Adrian when he shops at Amazon: “The man being exploited by the richest man on the planet supports Swansea. Isn’t that nice?”
Adrian is the most ordinary person that’s written for the Guardian in about twenty years, and for that reason alone it’s worth reading his crayon-like scrawls.
“Why Can’t I Remember My Childhood?
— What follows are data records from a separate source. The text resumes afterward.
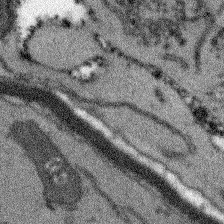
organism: Arabidopsis thaliana
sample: Root tip
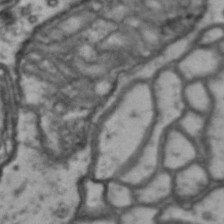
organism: Drosophila
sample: Brain
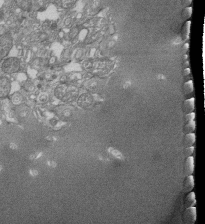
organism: Tetrahymena
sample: Cilia in tetrahymena
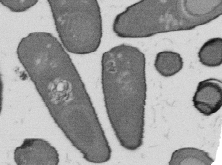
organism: B. subtilis
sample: Bacterial spore
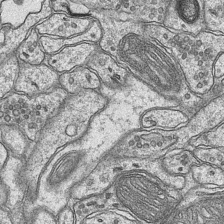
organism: Mouse
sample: CA1 Hippocampus
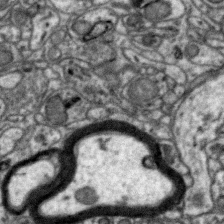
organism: Zebra finch
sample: Brain
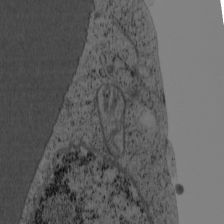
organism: African green monkey
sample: COS-7 cells
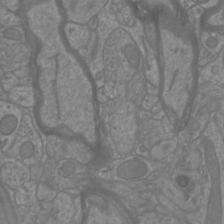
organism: Mouse
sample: Cortical neurons
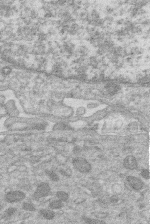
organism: Human
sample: Macrophage cells
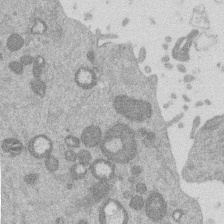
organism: Mouse
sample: Dividing mouse embryo 1 cell stage
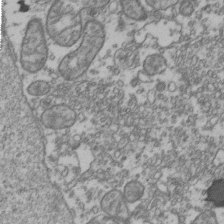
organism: Human
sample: Activated Jurkat CD4+ T cells
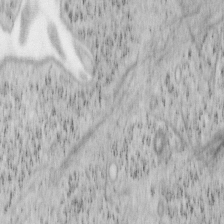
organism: Human
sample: HeLa cells
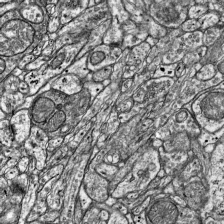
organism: Mouse
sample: Visual Cortex
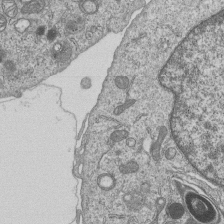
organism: Human
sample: MDA-MB-231 cells
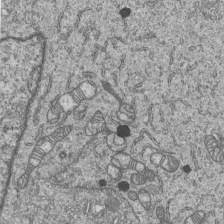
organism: Human
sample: MDA-MB-231 cells
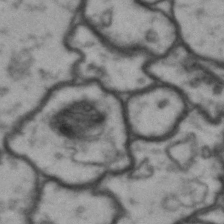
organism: Drosophila
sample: Brain
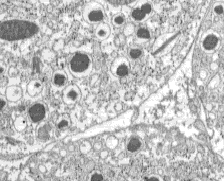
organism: C57BL Mouse
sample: Pancreatic islet
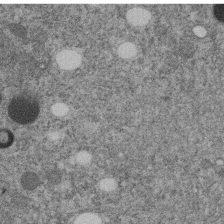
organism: C. elegans
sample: C. elegans embryo early stage
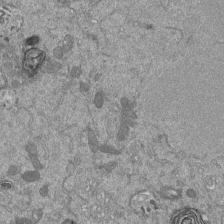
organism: Mouse
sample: ED-1 cell nuclei; centrioles
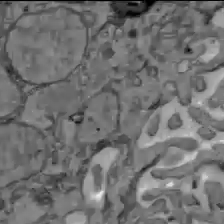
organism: C57BL Mouse
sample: Liver
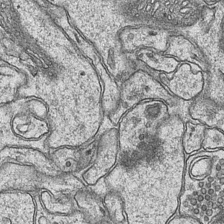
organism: Mouse
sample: CA1 Hippocampus
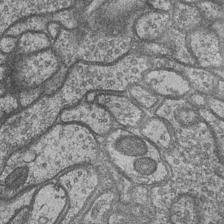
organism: Drosophila
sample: Optic medulla
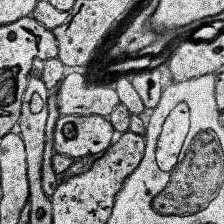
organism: Human
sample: Temporal Lobe
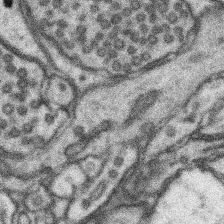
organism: Mouse
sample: Somatosensory cortex neuropil
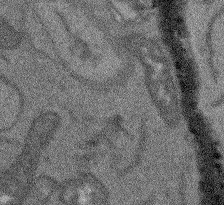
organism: Arabidopsis thaliana
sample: Root tip
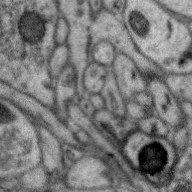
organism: Zebra finch
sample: Brain
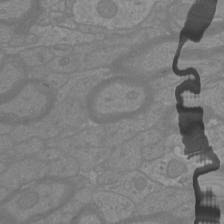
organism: Mouse
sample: Cortical neurons
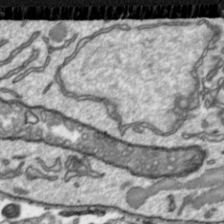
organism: Toxoplasma gondii
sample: Parasites in a vacuole inside a host cell
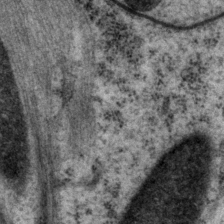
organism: P. pacificus
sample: Pharynx
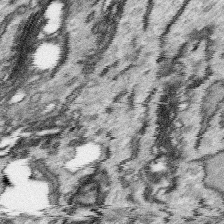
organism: Human
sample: HeLa cells
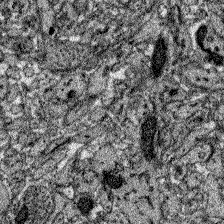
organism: Zebrafish
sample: Larval olfactory bulb
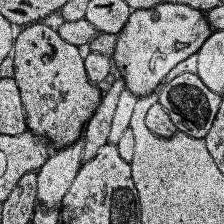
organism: Human
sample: Temporal Lobe
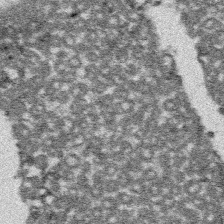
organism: Platynereis dumerilii
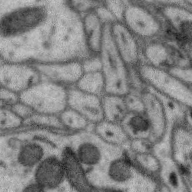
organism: Zebra finch
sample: Brain
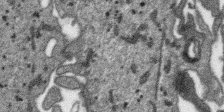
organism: Human
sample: Lung epithelial cells infected with SARS-CoV-2
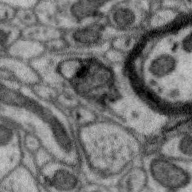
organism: Zebra finch
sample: Brain
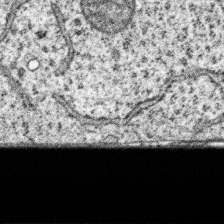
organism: Human
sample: HeLa cells
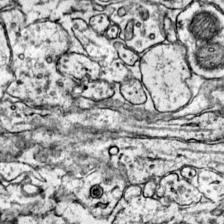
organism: Mouse
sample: Primary visual cortex
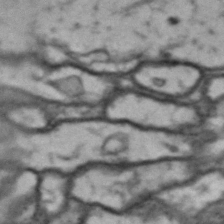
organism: Drosophila
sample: Brain
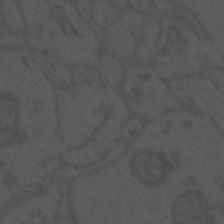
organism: Mouse
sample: Suprachiasmatic nucleus
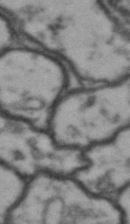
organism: Drosophila
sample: Brain
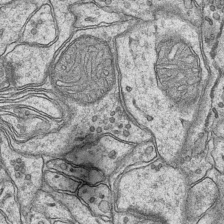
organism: Mouse
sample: CA1 Hippocampus
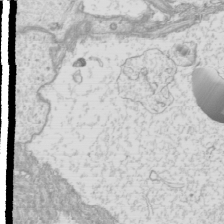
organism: Mouse
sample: Cilia; mouse epididymis
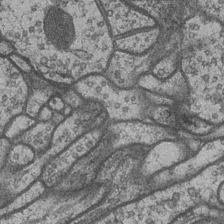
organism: Drosophila
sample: Optic medulla
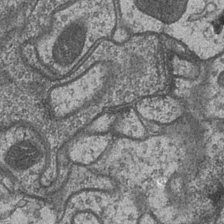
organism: Drosophila
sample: Optic medulla
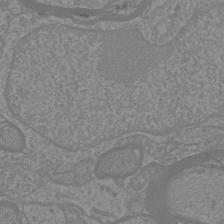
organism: Mouse
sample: Cortical neurons
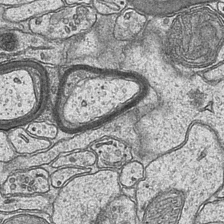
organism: Mouse
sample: CA1 Hippocampus
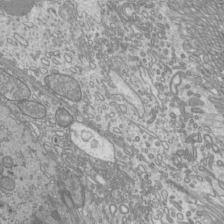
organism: Mouse
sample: Cilia; mouse epididymis
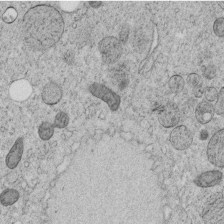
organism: C. elegans
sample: C. elegans embryo early stage
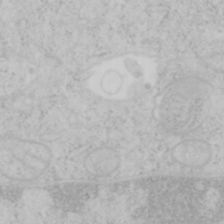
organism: Mouse
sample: OT-I killer T cells with ID8 ovarian cancer cells
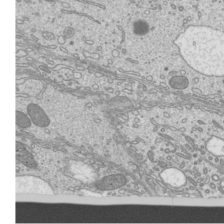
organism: Mouse
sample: Cilia; mouse epididymis
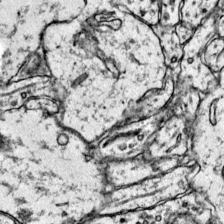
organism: Mouse
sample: Primary visual cortex
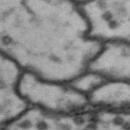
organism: Drosophila
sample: Brain
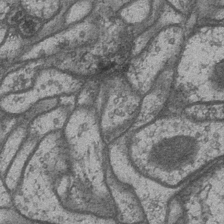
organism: Drosophila
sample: Optic medulla
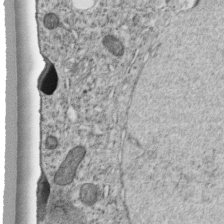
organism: C. elegans
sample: C. elegans embryo early stage
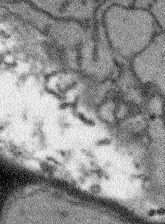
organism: Arabidopsis thaliana
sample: Root tip
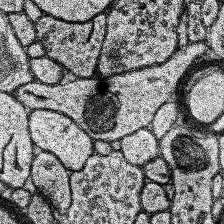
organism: Human
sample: Temporal Lobe
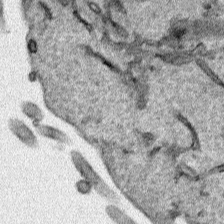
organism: Human
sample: Mitochondria in HCT116 cells
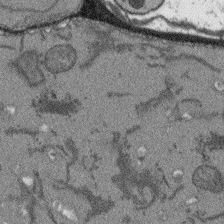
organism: Arabidopsis thaliana
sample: Root tip
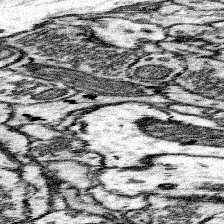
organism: Mouse
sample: Somatosensory cortex neuropil
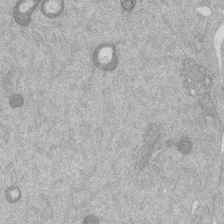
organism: Mouse
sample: Dividing mouse embryo 1 cell stage
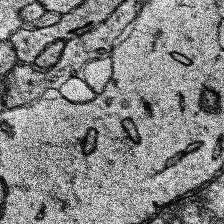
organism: Human
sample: Temporal Lobe
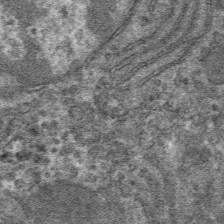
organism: Mouse
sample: Mouse hepatocytes
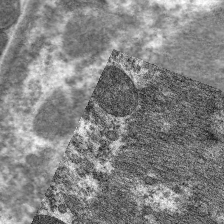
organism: C. elegans
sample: Pharynx
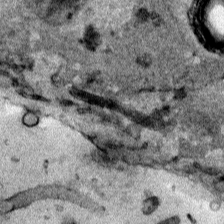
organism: Human
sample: Mitochondria in HCT116 cells
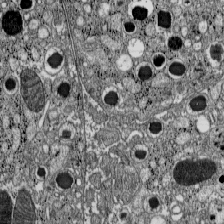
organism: C57BL Mouse
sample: Pancreatic islet
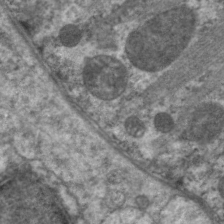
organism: C. elegans
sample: Pharynx
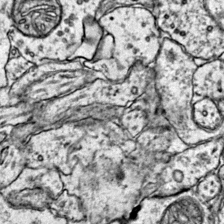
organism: Mouse
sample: Primary visual cortex
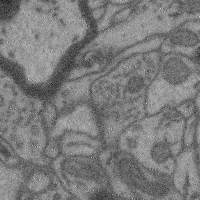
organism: Mouse
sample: Cerebral cortex
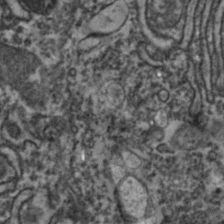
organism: Zebrafish
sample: Zebrafish embryo
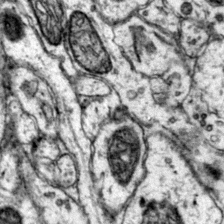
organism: Mouse
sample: Primary visual cortex
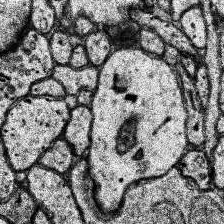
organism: Human
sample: Temporal Lobe
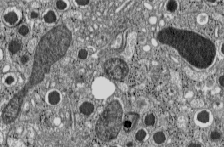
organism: C57BL Mouse
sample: Pancreatic islet
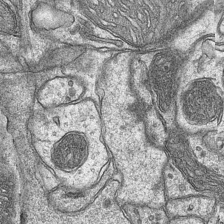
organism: Mouse
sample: CA1 Hippocampus
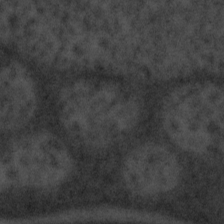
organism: Tuwongella immobilis
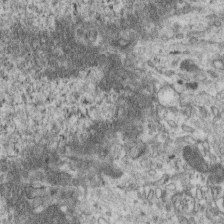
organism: Mouse
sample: Centriole in ependymal cells
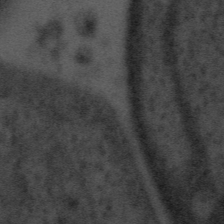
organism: Tuwongella immobilis
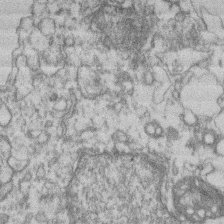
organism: Mouse
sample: T cell stromal cell synapse
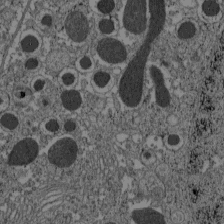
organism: C57BL Mouse
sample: Pancreatic islet
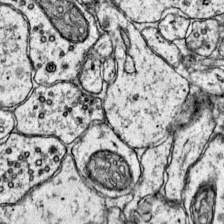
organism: Mouse
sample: Primary visual cortex
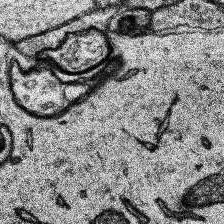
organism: Human
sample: Temporal Lobe
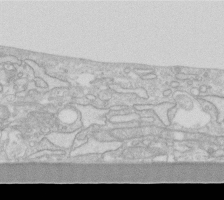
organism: Human
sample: Fibroblast cells
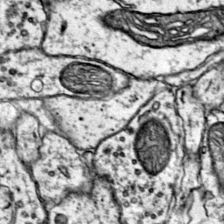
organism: Mouse
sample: Primary visual cortex
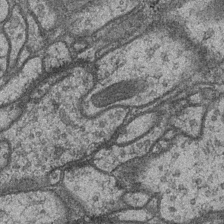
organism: Drosophila
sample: Optic medulla
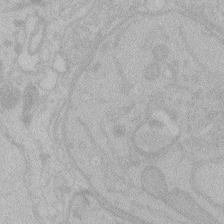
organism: Zebrafish
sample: Macrophage infected with Toxoplasma gondii
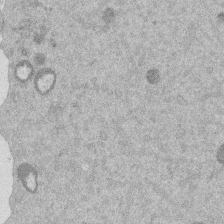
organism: Mouse
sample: Dividing mouse embryo 1 cell stage
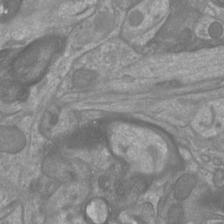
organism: Mouse
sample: Cortical neurons
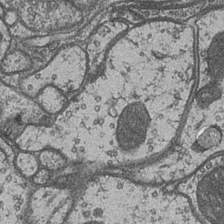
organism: Drosophila
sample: Optic medulla
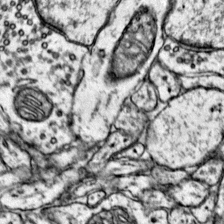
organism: Mouse
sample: Primary visual cortex
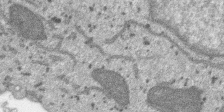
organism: Human
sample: Lung epithelial cells infected with SARS-CoV-2
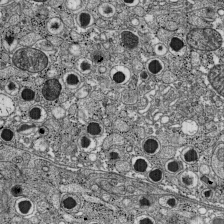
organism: C57BL Mouse
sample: Pancreatic islet
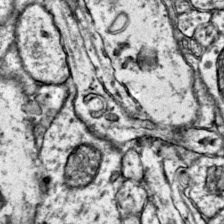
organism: Mouse
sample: Primary visual cortex
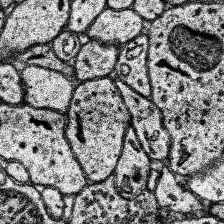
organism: Human
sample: Temporal Lobe
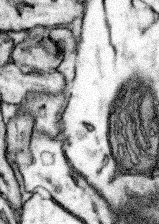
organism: Mouse
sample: Somatosensory cortex neuropil
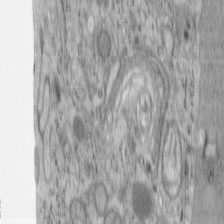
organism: Human
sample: HeLa cells
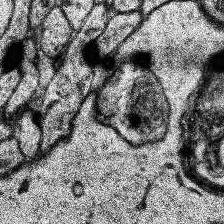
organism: Human
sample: Temporal Lobe
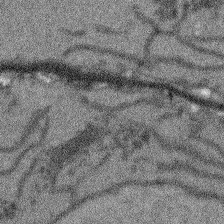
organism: Arabidopsis thaliana
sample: Root tip
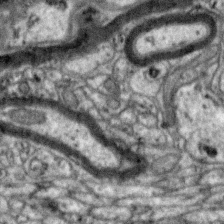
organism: Zebra finch
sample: Brain
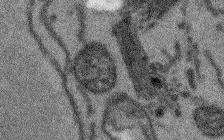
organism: Arabidopsis thaliana
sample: Root tip
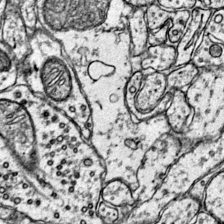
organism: Mouse
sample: Primary visual cortex
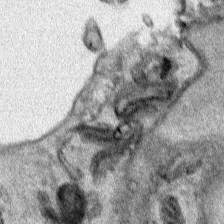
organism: Human
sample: Mitochondria in HCT116 cells
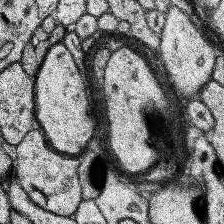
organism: Human
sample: Temporal Lobe
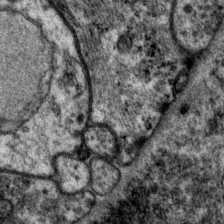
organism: P. pacificus
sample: Pharynx
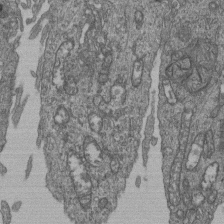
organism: Human
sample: Retinal organoid Rod and Cone cells
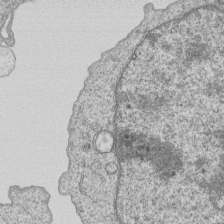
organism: Human
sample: MDA-MB-231 cells
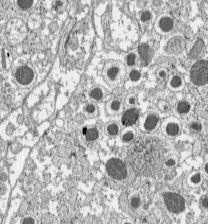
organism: C57BL Mouse
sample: Pancreatic islet
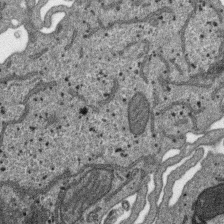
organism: Human
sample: Lung epithelial cells infected with SARS-CoV-2
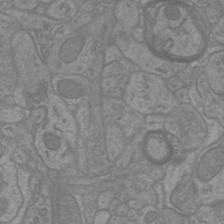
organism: Mouse
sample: Cortical neurons

I Just Have A Suitcase Full Of Photographs Of Spiders, Smiling Businessmen, And A Colourful Beach Ball” | Adrian Chiles
Can imagine Chilesy submitting that headline as his whole column for the week
Have we ever considered the possibility that maybe Adrian only writes the headlines
They always make me think of the forced ‘What I did on my holidays’ essays I used to have to write in school.
Definitely. “Now Adrian you have to do 4 paragraphs per week”
“Fuck it I’ll just say I’m getting a new printer for the 4th, that’ll do”
“We got in the car then we went to the seaside then we saw a dog do a poo then had chips for tea”.
Don’t support the Guardian.
- Adrian has a drawer full of half-written columns from which he pulls one at random every week
- Adrian is looking round his house and writing columns about the things he sees
I wish dishwasher-loading was a competitive sport; the family trophy cabinet would be almost as full as one of his loads.
save it for thursday adrian!
Gotta be in the New Years Honours list
“When I got a letter through my door inviting me to the palace, at first I thought they meant Crystal Palace, to watch my beloved West Brom.”
Followed by four paragraphs talking about the envelope the letter came in.
Adrian Chiles is a Guardian columnist
She wrote this yesterday and all. Really want to know where this magic place people have moved to near Warrington is.